What you can do
- Import single pages or crawl up to 100 pages from a domain
- Scrape JavaScript-rendered and formatted content
- Auto-sync to keep website content up-to-date
- Organize crawled sites with automatic folder structures
Setup
1
Select Website as your source
When adding documents to a knowledge folder, choose Website from the available sources.
2
Enter the URL
Provide the URL of the webpage you want to import.
3
Enable crawling (optional)
Toggle crawling on to import up to 100 pages from the same domain, or leave it off to import only the single page.
4
Import content
Content is scraped and imported from the specified URL.
Learn more about managing knowledge folders
How it works
Browser rendering scrapes website content for accurate extraction:- Main page content and text.
- Formatted content (headings, lists, paragraphs).
- JavaScript-rendered content.
- Publicly accessible information only.
Single page import
Single page import
By default, content is imported from only the single URL you provide.
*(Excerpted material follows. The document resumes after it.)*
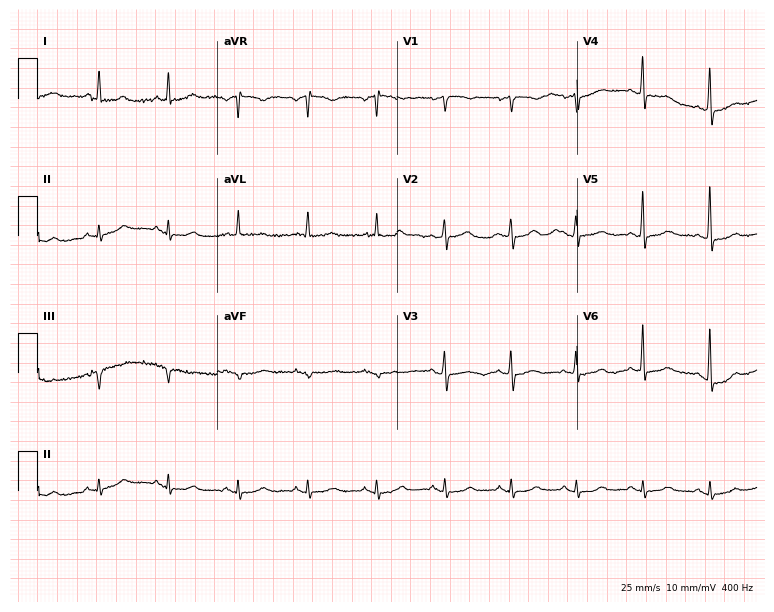
Resting 12-lead electrocardiogram (7.3-second recording at 400 Hz). Patient: a 67-year-old female. Read as a normal ECG.

This is ideal for:
- Specific documentation pages.
- Help articles.
- FAQ pages.
- Individual blog posts.
Website crawling
Website crawling
Enable crawling to import entire documentation sites automatically:
- Automatic discovery: Links within the same domain are followed to discover and import connected pages.
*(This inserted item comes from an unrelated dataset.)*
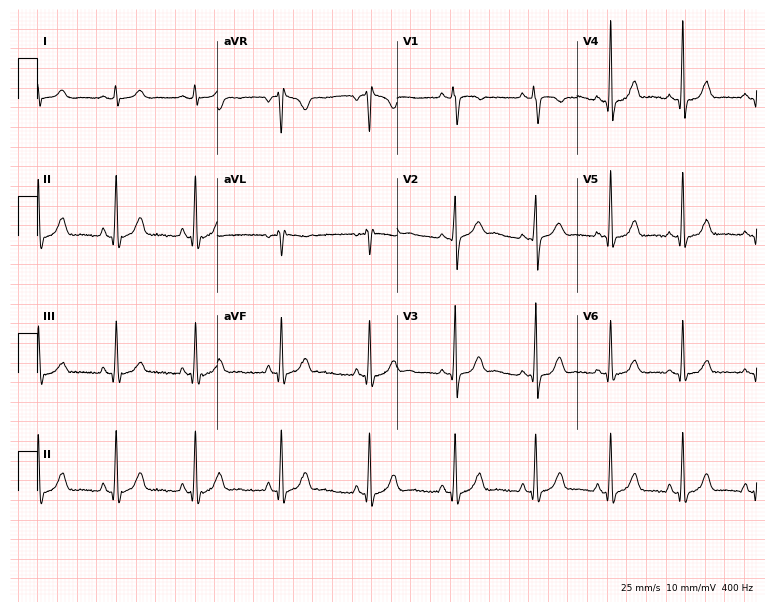
Electrocardiogram (7.3-second recording at 400 Hz), a female patient, 18 years old. Of the six screened findings (first-degree AV block, right bundle branch block (RBBB), left bundle branch block (LBBB), sinus bradycardia, atrial fibrillation (AF), sinus tachycardia), none is recorded. Other findings, if any, are not listed.

- Breadth-first crawling: Pages are crawled level by level for comprehensive coverage.
- Page limit: Maximum of 100 pages crawled to prevent overloading your website.
- Folder structure: Crawled sites are organized under a root folder named after the domain.
- Same-domain only: Crawling stays within the original domain, external links are filtered out.
Crawling respects the same domain as the starting URL. External links are automatically filtered out.
Requirements
Managing imported content
After import:- Archive pages to exclude them from agent responses.
- Move pages between knowledge folders.
- Delete pages that are no longer needed.
Learn more about managing documents
Auto-sync
When auto-sync is enabled, website content stays up-to-date:- Page content is re-scraped during sync to capture updates.
- Changes to the webpage are reflected in your knowledge base.
- If the page becomes unavailable, the sync fails and you’re notified.